Tuesday, November 27, 2007

anonymous blogging

There are a few blogs that I read regularly. They are all anonymous blogs, though to differing degrees of anonymity. As much as I love blogs (reading and writing), I crave the personal connectivity to someone. I went to San Francisco about six months ago, and if it had been completely up to me, I would have written the SF anonymous blogger and asked to meet for coffee. In a way, I feel like these people are all my friends, and I want them to be my friends in real life. Because of the connection I feel to them through their most private thoughts, I find it hard to restrain myself from tapping that connection further and bursting their anonymity bubble, even knowing full well that the bubble is a safety barrier for me, too.

I have been reading one particular anonymous blog for a little over a year now, and I just have so much respect for the author that I've always wondered her true identity. Despite almost always vague about things including the city she lives in, her posts seem to mention things that resemble people and places around me that it always made me wonder just how closely linked we actually are.

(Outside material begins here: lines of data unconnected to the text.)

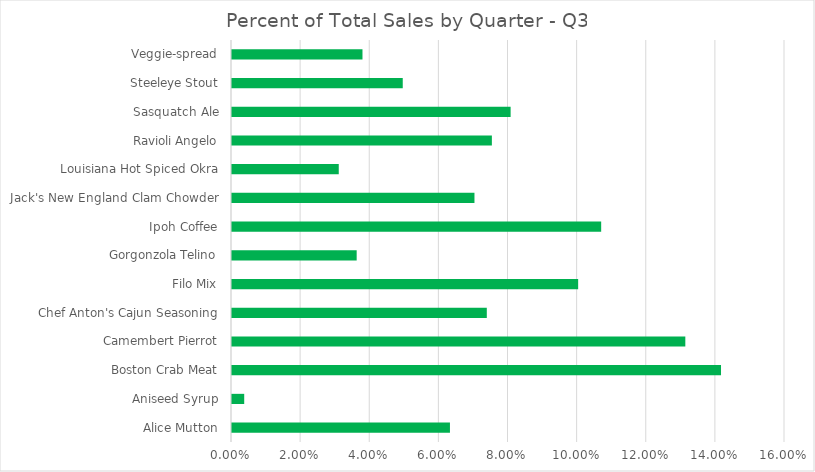
| Category | Percent of Q3 |
|---|---|
| Alice Mutton | 0.063 |
| Aniseed Syrup | 0.004 |
| Boston Crab Meat | 0.141 |
| Camembert Pierrot | 0.131 |
| Chef Anton's Cajun Seasoning | 0.074 |
| Filo Mix | 0.1 |
| Gorgonzola Telino | 0.036 |
| Ipoh Coffee | 0.107 |
| Jack's New England Clam Chowder | 0.07 |
| Louisiana Hot Spiced Okra | 0.031 |
| Ravioli Angelo | 0.075 |
| Sasquatch Ale | 0.081 |
| Steeleye Stout | 0.049 |
| Veggie-spread | 0.038 |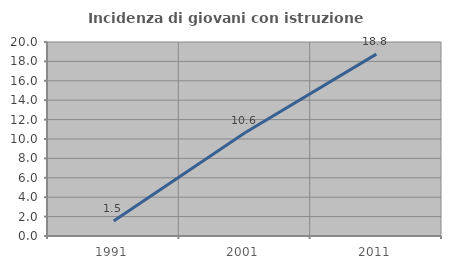
| Category | Incidenza di giovani con istruzione universitaria |
|---|---|
| 1991.0 | 1.546 |
| 2001.0 | 10.638 |
| 2011.0 | 18.75 |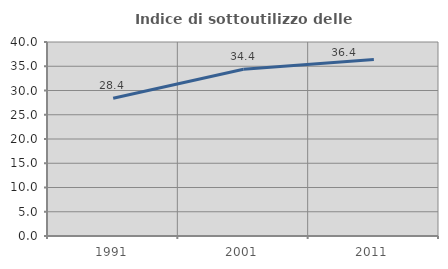
| Category | Indice di sottoutilizzo delle abitazioni  |
|---|---|
| 1991.0 | 28.398 |
| 2001.0 | 34.399 |
| 2011.0 | 36.383 |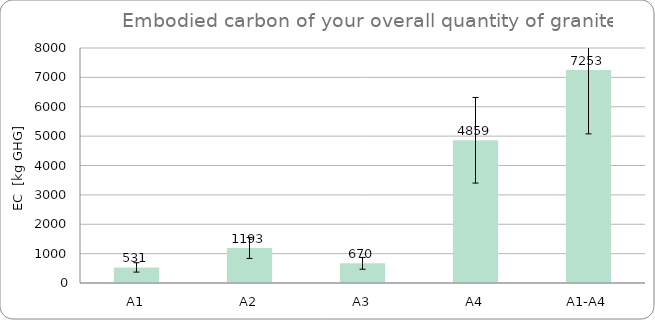
| Category | Series 0 |
|---|---|
| A1 | 531 |
| A2 | 1193.2 |
| A3 | 670 |
| A4 | 4858.8 |
| A1-A4 | 7253 |

Recently, she mentioned something rather specific that seemed possible for me to google and to deduce her true identity. Seizing on this opportunity last week, I went searching in local papers for news that may match the cameo mention from her blog. As luck would have it, even though some of my assumptions were wrong, I came upon a news article that led very quickly through a couple of additional searches to her real identity.

My curiosity has definitely been satisfied, and I'm super excited to now concurrently read her public blog along with the anonymous one, but I can't help feeling slightly uneasy. I wasn't exactly privy to the knowledge of her identity, nor her public blog. In an ironic way, I feel like I am trespassing on her life and her thoughts by now reading her non-anonymous blog and by knowing who she is.

I then think back to my own blogs: my public one that had gathered an audience, a semi-anonymous one that didn't really work, and now this one. I finally killed my public one after three years of writing in it after realizing that I was no longer writing for myself but rather for my readers. The things I wanted to write for myself couldn't be written without sacrificing my much-wanted personal privacy. The semi-anonymous blog didn't work out as I didn't know how to say no to friends (acquaintances) asking for the url, and it degenerated into a semi-public blog.

As for this one, the verdict remains to be seen. I sometimes wonder if I'm being too restrictive and evasive about generalizing things here, so much so that it hinders my writing because I spend more time figuring out how to disguise elements of a story to de-couple it from my real life than just writing what's on my mind.

For the time-being, I am still writing here for me, which fills the right void for me.